Although the entries contain pictures, the copy should hold only their exact text.
(Beginning of PROVIDED MATERIAL)
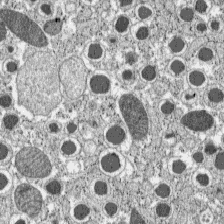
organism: C57BL Mouse
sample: Pancreatic islet
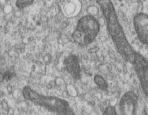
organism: Human
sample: Centriole in RPE cells
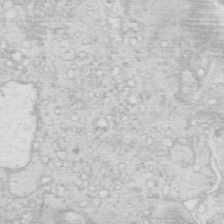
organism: Mouse
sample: Multiciliated cells
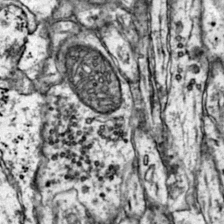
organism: Mouse
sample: Primary visual cortex
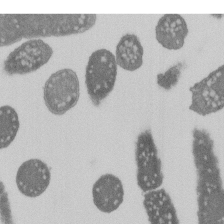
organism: E. coli
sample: Bacterial nucleoid
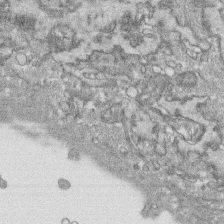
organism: Human
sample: CRL-1474
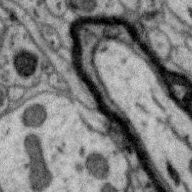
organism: Zebra finch
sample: Brain
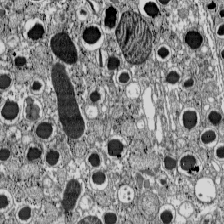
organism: C57BL Mouse
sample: Pancreatic islet
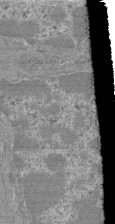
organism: Mouse
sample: Glomerulus
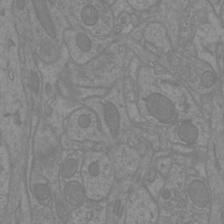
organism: Mouse
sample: Cortical neurons
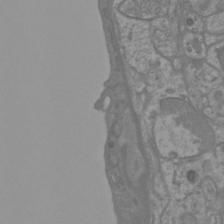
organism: Mouse
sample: Cortical neurons
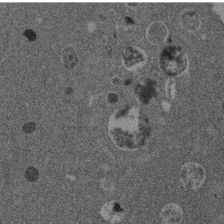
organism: Mouse
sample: Dividing mouse embryo 1 cell stage
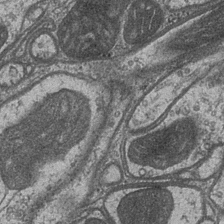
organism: Drosophila
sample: Optic medulla
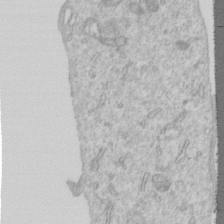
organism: Human
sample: Centriole in RPE cells
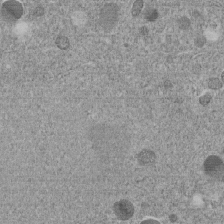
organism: C. elegans
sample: C. elegans embryo early stage
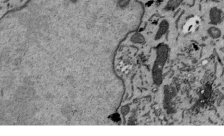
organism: Mouse
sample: ED-1 cell nuclei; centrioles
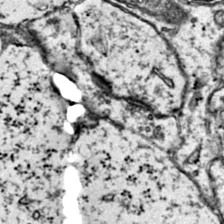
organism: Mouse
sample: Primary visual cortex
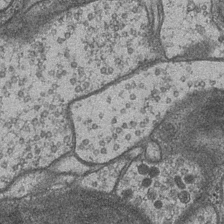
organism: Drosophila
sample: Optic medulla
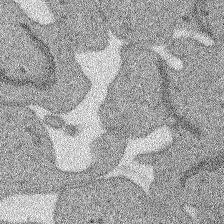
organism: Human
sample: HeLa cells
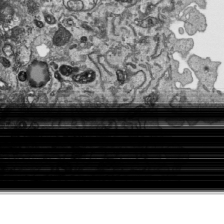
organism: Human
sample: Mitochondria in HCT116 cells
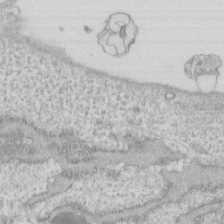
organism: Human
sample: Fibroblast cells
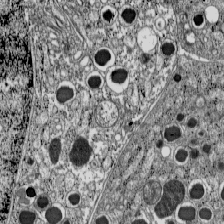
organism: C57BL Mouse
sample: Pancreatic islet
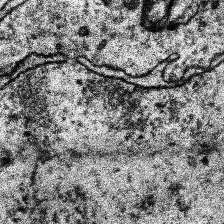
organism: Human
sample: Temporal Lobe
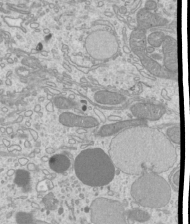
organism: Mouse
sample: Cilia; mouse epididymis
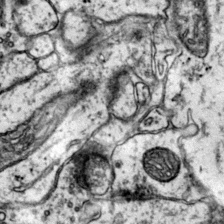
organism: Mouse
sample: Primary visual cortex
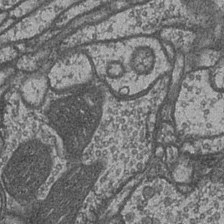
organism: Drosophila
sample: Optic medulla
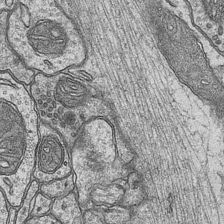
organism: Mouse
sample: CA1 Hippocampus
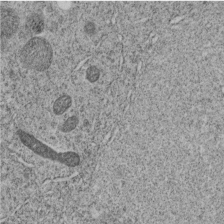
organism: C. elegans
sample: C. elegans embryo early stage
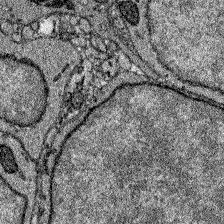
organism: Zebrafish
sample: Larval olfactory bulb
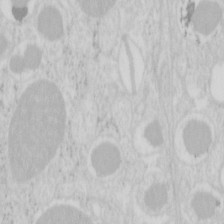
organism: Mouse
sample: Pancreas
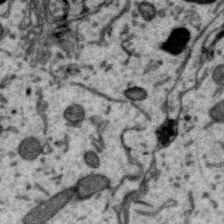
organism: Zebra finch
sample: Brain
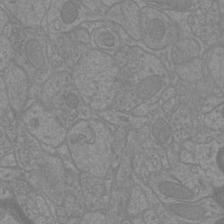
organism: Mouse
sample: Cortical neurons
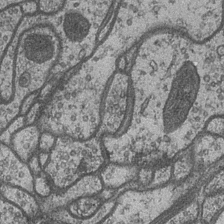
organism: Drosophila
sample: Optic medulla
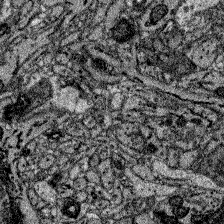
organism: Zebrafish
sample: Larval olfactory bulb
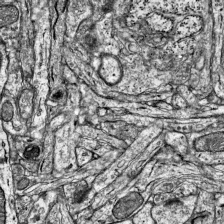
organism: Mouse
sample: Visual Cortex
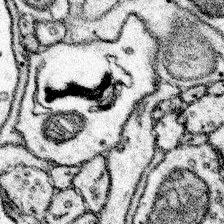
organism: Mouse
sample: Somatosensory cortex neuropil
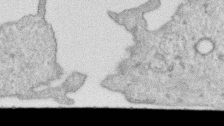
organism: Human
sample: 1205lu cells
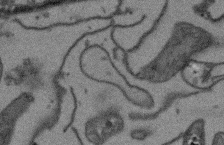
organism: Arabidopsis thaliana
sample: Root tip
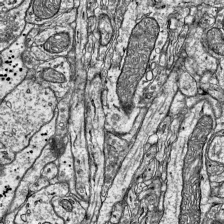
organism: Mouse
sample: Visual Cortex
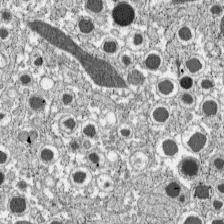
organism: C57BL Mouse
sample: Pancreatic islet
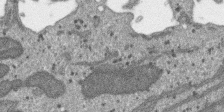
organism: Human
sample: Lung epithelial cells infected with SARS-CoV-2
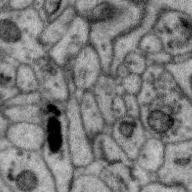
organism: Zebra finch
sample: Brain
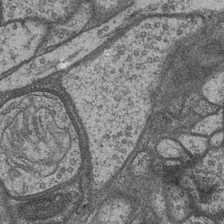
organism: Drosophila
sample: Optic medulla
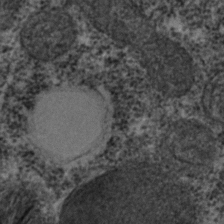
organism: C. elegans
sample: C. elegans embryo
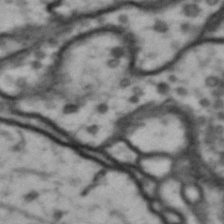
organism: Drosophila
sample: Brain
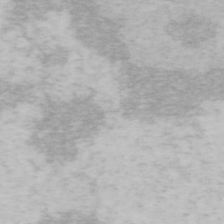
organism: Mouse
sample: OT-I killer T cells with ID8 ovarian cancer cells
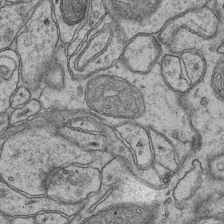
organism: Mouse
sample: CA1 Hippocampus
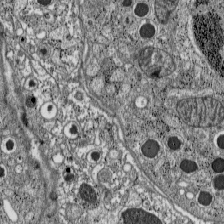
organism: C57BL Mouse
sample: Pancreatic islet
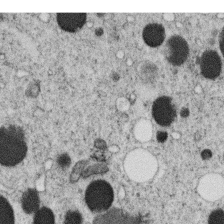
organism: C. elegans
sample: C. elegans oocyte; sperm cells
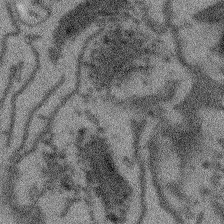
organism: Arabidopsis thaliana
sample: Root tip
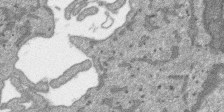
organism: Human
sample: Lung epithelial cells infected with SARS-CoV-2
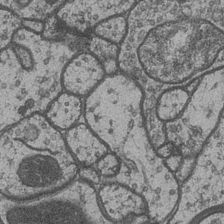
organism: Drosophila
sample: Optic medulla
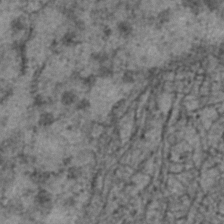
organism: C. elegans
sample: C. elegans embryo
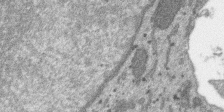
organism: Human
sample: Lung epithelial cells infected with SARS-CoV-2
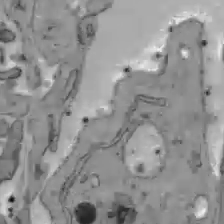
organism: C57BL Mouse
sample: Liver
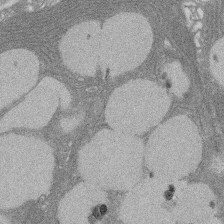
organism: Rat
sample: Salivary granule
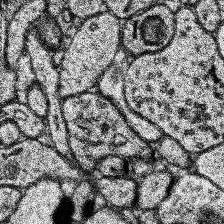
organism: Human
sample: Temporal Lobe
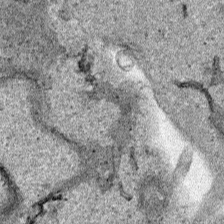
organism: Human
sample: Mitochondria in HCT116 cells
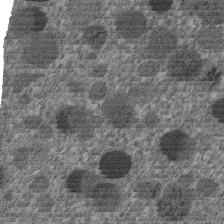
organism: C. elegans
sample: C. elegans embryo early stage
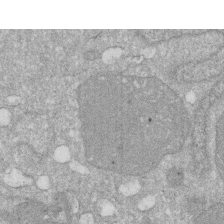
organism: Human
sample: HIV infected U937 cells
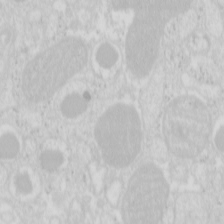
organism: Mouse
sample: Pancreas
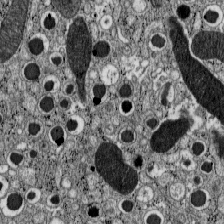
(End of PROVIDED MATERIAL)
> **WRITTEN ANSWER**:
organism: C57BL Mouse
sample: Pancreatic islet
organism: Human
sample: Centriole in RPE cells
organism: Mouse
sample: Multiciliated cells
organism: Mouse
sample: Primary visual cortex
organism: E. coli
sample: Bacterial nucleoid
organism: Human
sample: CRL-1474
organism: Zebra finch
sample: Brain
organism: C57BL Mouse
sample: Pancreatic islet
organism: Mouse
sample: Glomerulus
organism: Mouse
sample: Cortical neurons
organism: Mouse
sample: Cortical neurons
organism: Mouse
sample: Dividing mouse embryo 1 cell stage
organism: Drosophila
sample: Optic medulla
organism: Human
sample: Centriole in RPE cells
organism: C. elegans
sample: C. elegans embryo early stage
organism: Mouse
sample: ED-1 cell nuclei; centrioles
organism: Mouse
sample: Primary visual cortex
organism: Drosophila
sample: Optic medulla
organism: Human
sample: HeLa cells
organism: Human
sample: Mitochondria in HCT116 cells
organism: Human
sample: Fibroblast cells
organism: C57BL Mouse
sample: Pancreatic islet
organism: Human
sample: Temporal Lobe
organism: Mouse
sample: Cilia; mouse epididymis
organism: Mouse
sample: Primary visual cortex
organism: Drosophila
sample: Optic medulla
organism: Mouse
sample: CA1 Hippocampus
organism: C. elegans
sample: C. elegans embryo early stage
organism: Zebrafish
sample: Larval olfactory bulb
organism: Mouse
sample: Pancreas
organism: Zebra finch
sample: Brain
organism: Mouse
sample: Cortical neurons
organism: Drosophila
sample: Optic medulla
organism: Zebrafish
sample: Larval olfactory bulb
organism: Mouse
sample: Visual Cortex
organism: Mouse
sample: Somatosensory cortex neuropil
organism: Human
sample: 1205lu cells
organism: Arabidopsis thaliana
sample: Root tip
organism: Mouse
sample: Visual Cortex
organism: C57BL Mouse
sample: Pancreatic islet
organism: Human
sample: Lung epithelial cells infected with SARS-CoV-2
organism: Zebra finch
sample: Brain
organism: Drosophila
sample: Optic medulla
organism: C. elegans
sample: C. elegans embryo
organism: Drosophila
sample: Brain
organism: Mouse
sample: OT-I killer T cells with ID8 ovarian cancer cells
organism: Mouse
sample: CA1 Hippocampus
organism: C57BL Mouse
sample: Pancreatic islet
organism: C. elegans
sample: C. elegans oocyte; sperm cells
organism: Arabidopsis thaliana
sample: Root tip
organism: Human
sample: Lung epithelial cells infected with SARS-CoV-2
organism: Drosophila
sample: Optic medulla
organism: C. elegans
sample: C. elegans embryo
organism: Human
sample: Lung epithelial cells infected with SARS-CoV-2
organism: C57BL Mouse
sample: Liver
organism: Rat
sample: Salivary granule
organism: Human
sample: Temporal Lobe
organism: Human
sample: Mitochondria in HCT116 cells
organism: C. elegans
sample: C. elegans embryo early stage
organism: Human
sample: HIV infected U937 cells
organism: Mouse
sample: Pancreas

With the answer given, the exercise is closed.